The present invention relates to a composition for preventing and treating an influenza virus, comprising kimchi- and soybean paste-derived lactic acid bacteria as an active ingredient and, more specifically, to a composition having a protective effect against an influenza virus, comprising a Lactobacillus sakei strain or a Pediococcus acidilactici strain as an active ingredient. L.sakei among the kimchi-derived lactic acid bacteria and P.acidilactici among the soybean paste-derived lactic acid bacteria of the present invention have shown high protective efficiency against influenza in both nasal administration and oral administration. There is a possibility that an influenza infection can be prevented by using the lactic acid bacteria.

Description

김치 및 된장 유래 젖산균을 유효성분으로 포함하는 인플루엔자 바이러스 예방 및 치료용 조성물Influenza virus prevention and treatment composition comprising kimchi and miso-derived lactic acid bacteria as an active ingredient
본 발명은 김치 및 된장 유래 젖산균을 유효성분으로 포함하는 인플루엔자 바이러스 예방 및 치료용 조성물에 관한 것이다.The present invention relates to a composition for preventing and treating influenza virus comprising kimchi and miso-derived lactic acid bacteria as an active ingredient.

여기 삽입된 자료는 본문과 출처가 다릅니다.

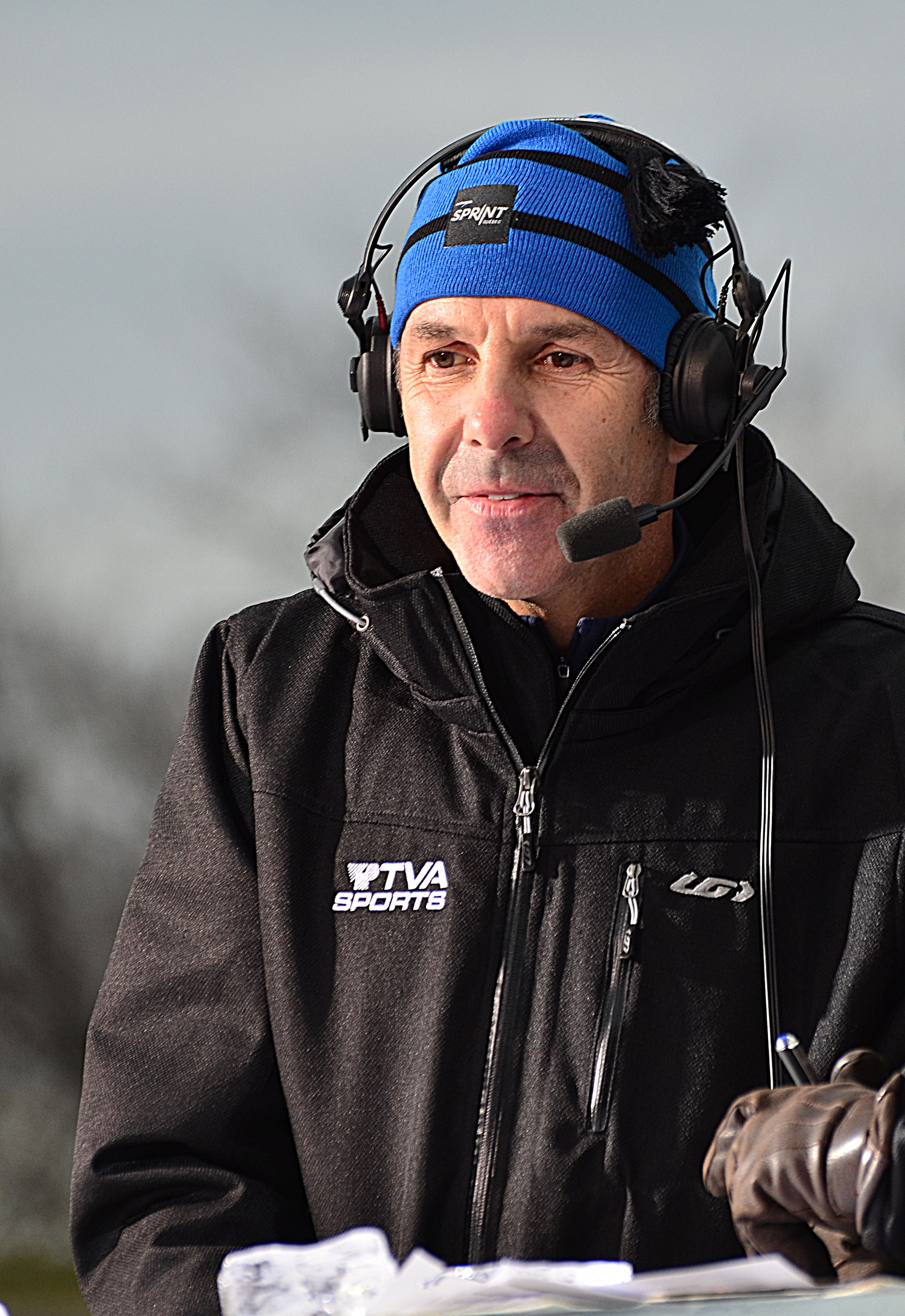 Pierre Harvey en entrevue lors de l'étape de la Coupe du monde de ski de fond sprint de Québec en 2012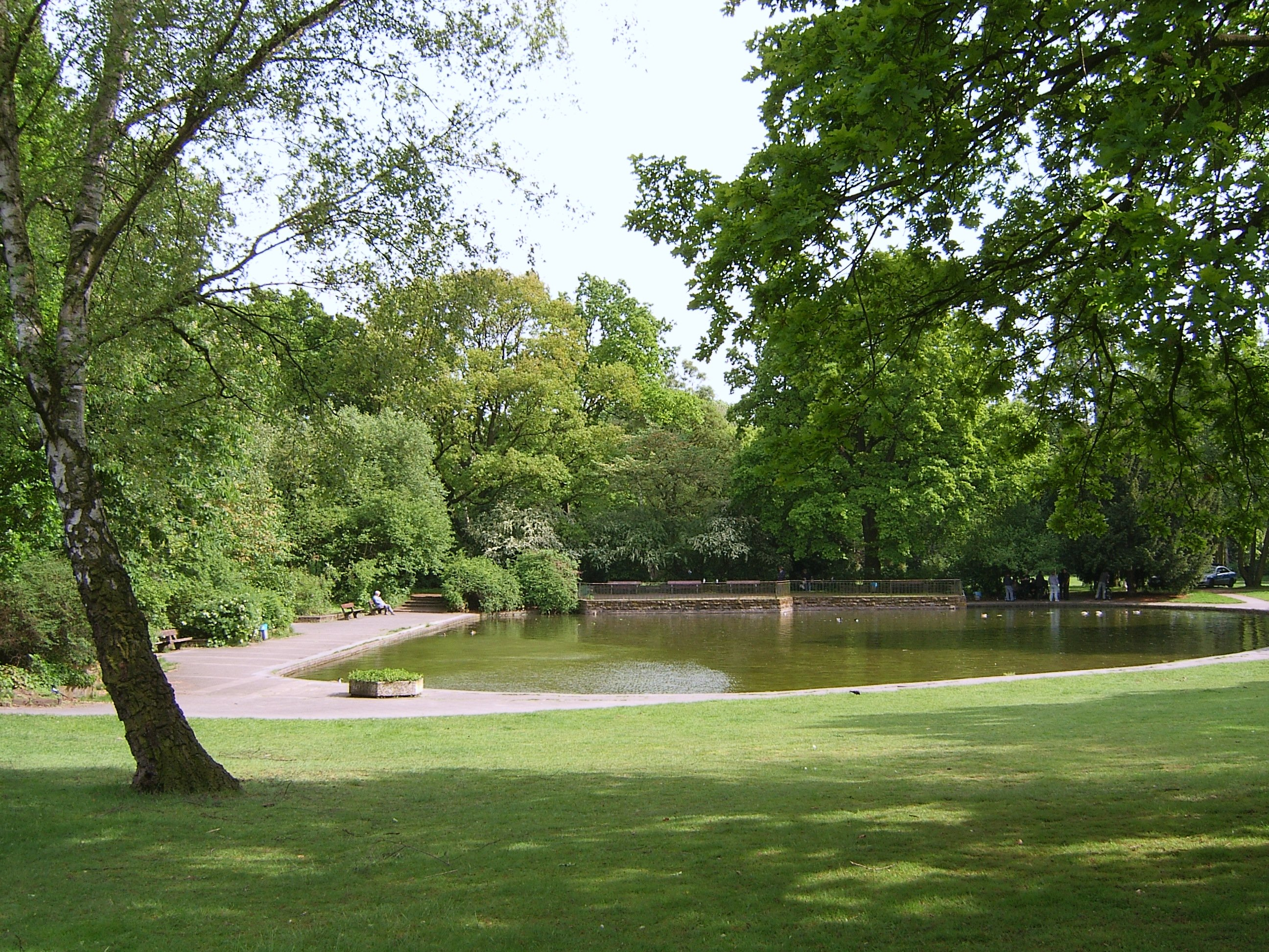 Hamburg, Eilbek, Jacobipark. This is a photograph of an architectural monument. Fotograf: selbst Datum: 24.5.2006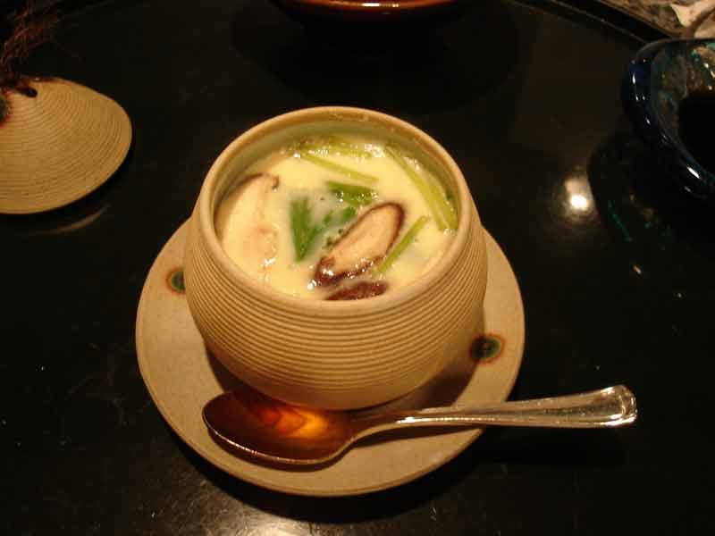 Chawan Mushi @ Kacho (2006-05-15)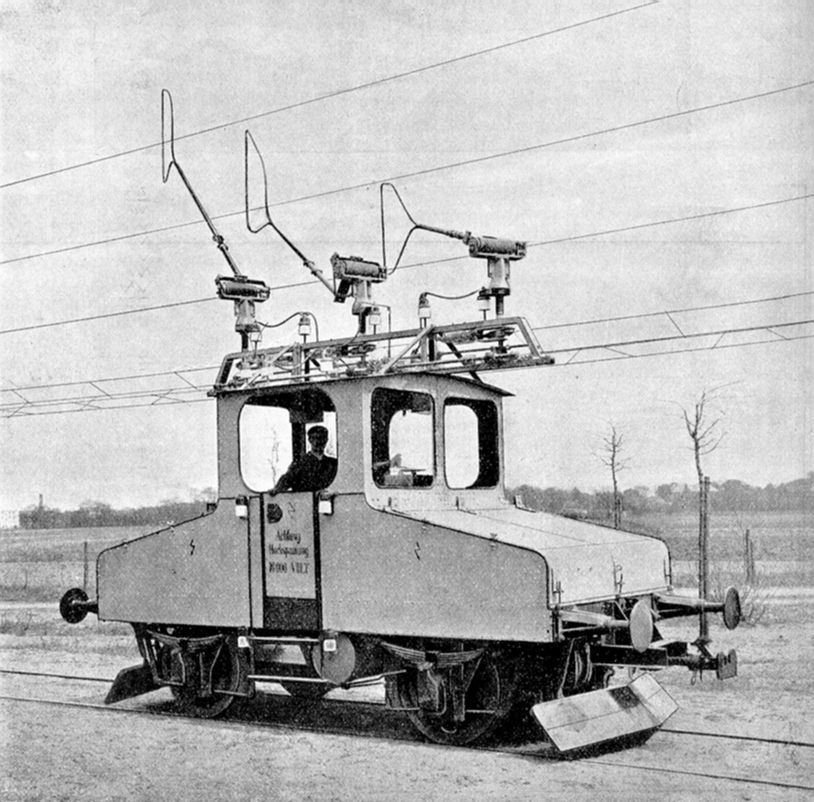 Lokomotive der Drehstrom-Versuchsstrecke Groß-Lichterfelde–Zehlendorf. Die Lokomotive wurde 1899 mit der Fabriknummer 303 von Siemens & Halske erbaut. Das Bild zeigt die Lokomotive nach dem Umbau von 1900, wo der ursprüngliche Holzkasten bereits durch einen Metallaufbau ersetzt war. Die Lok ist heute im Verkehrsmuseum Dresden ausgestellt.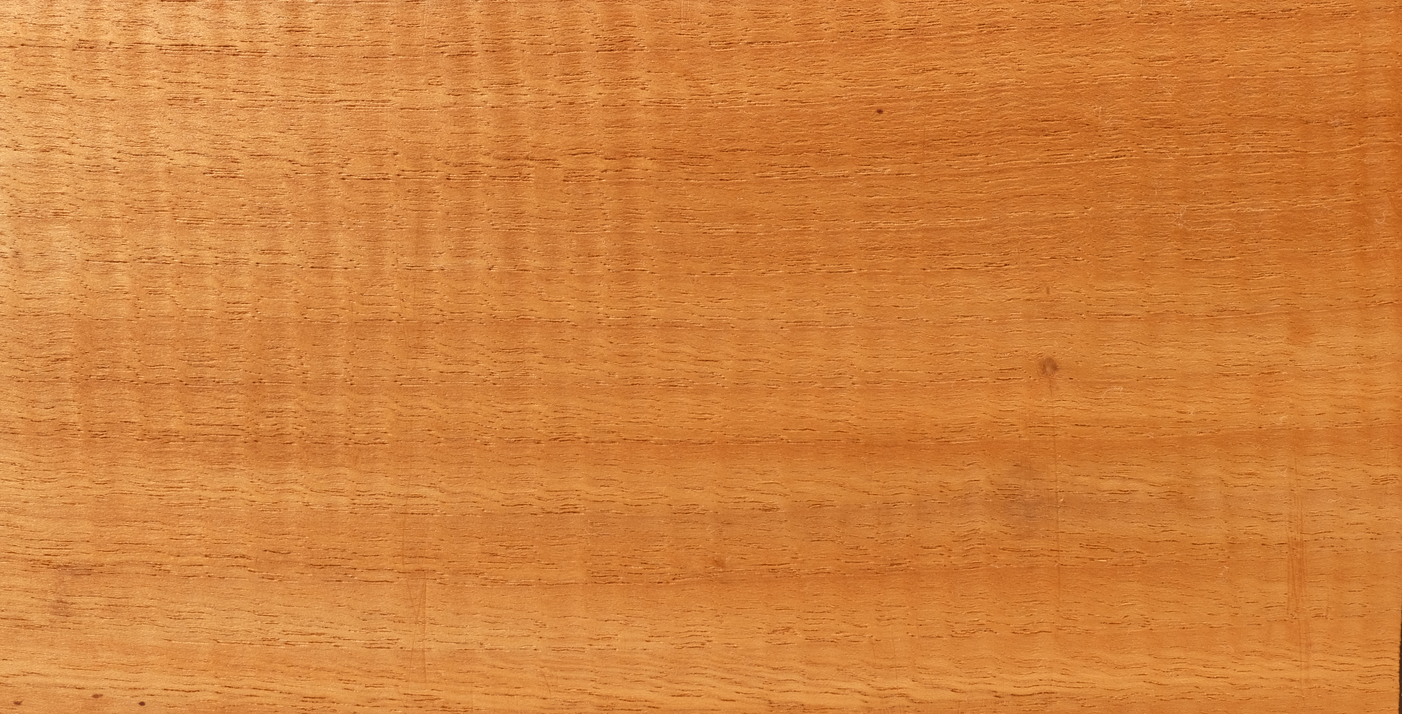 gemessertes Furnier; Holzart: EKE, Edelkastanie, Echte Kastanie, Esskastanie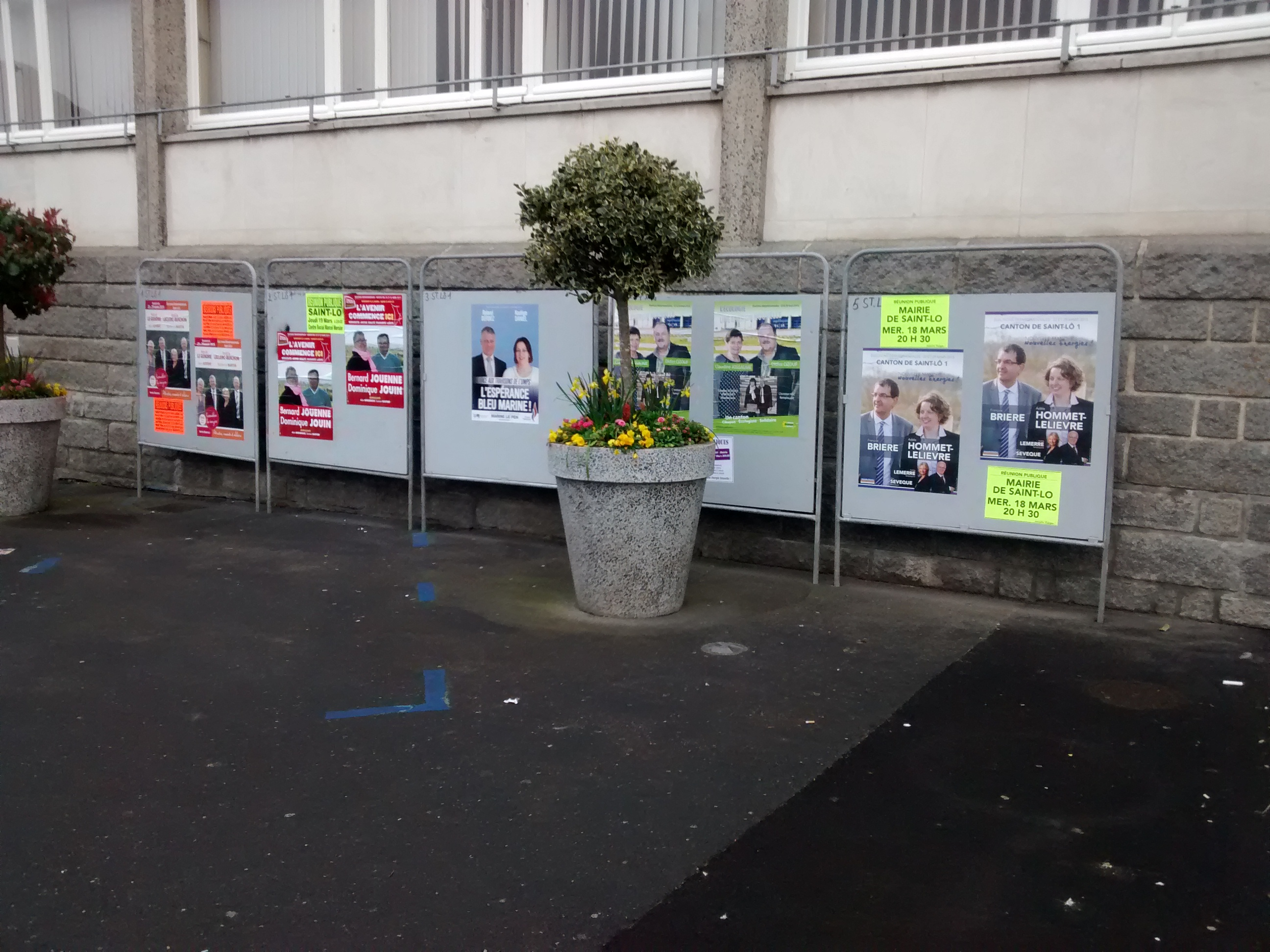 Élections départementales au bureau de vote de l'Hôtel de ville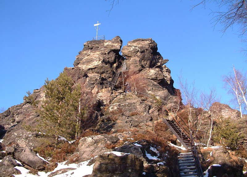 Scharfenstein

인플루엔자 바이러스는 사람에서 전염성이 매우 높은 급성 호흡기 질환의 원인체이다. 매년 유행하는 크고 작은 계절성 독감부터 때로는 범세계적 유행으로 많은 사회적 비용을 발생시킨다. 인플루엔자 바이러스는 표면 단백질의 구성에 따라 현재 144가지의 혈청형을 가진다고 알려져 있다. 20세기 이후 대유행한 바이러스주는 1918년 스페인독감 A/H1N1, 1968년 홍콩독감 A/H3N2, 1997년 홍콩조류독감 A/H5N1 등으로 다양한 혈청형이 유행하였으며, 최근에도 홍콩에서 A/H9N2 등의 바이러스가 사람에 감염된 사례가 있다.Influenza virus is a highly contagious cause of acute respiratory disease in humans. From the big and small seasonal flu, which is prevalent every year, and sometimes the pandemic, it costs a lot of social costs. Influenza viruses are currently known to have 144 serotypes, depending on the composition of the surface proteins. The most popular strains of the virus since the 20th century were the Spanish flu A / H1N1 in 1918, the Hong Kong flu A / H3N2 in 1968, and the A / H5N1 in Hong Kong in 1997. There is a case of human being infected.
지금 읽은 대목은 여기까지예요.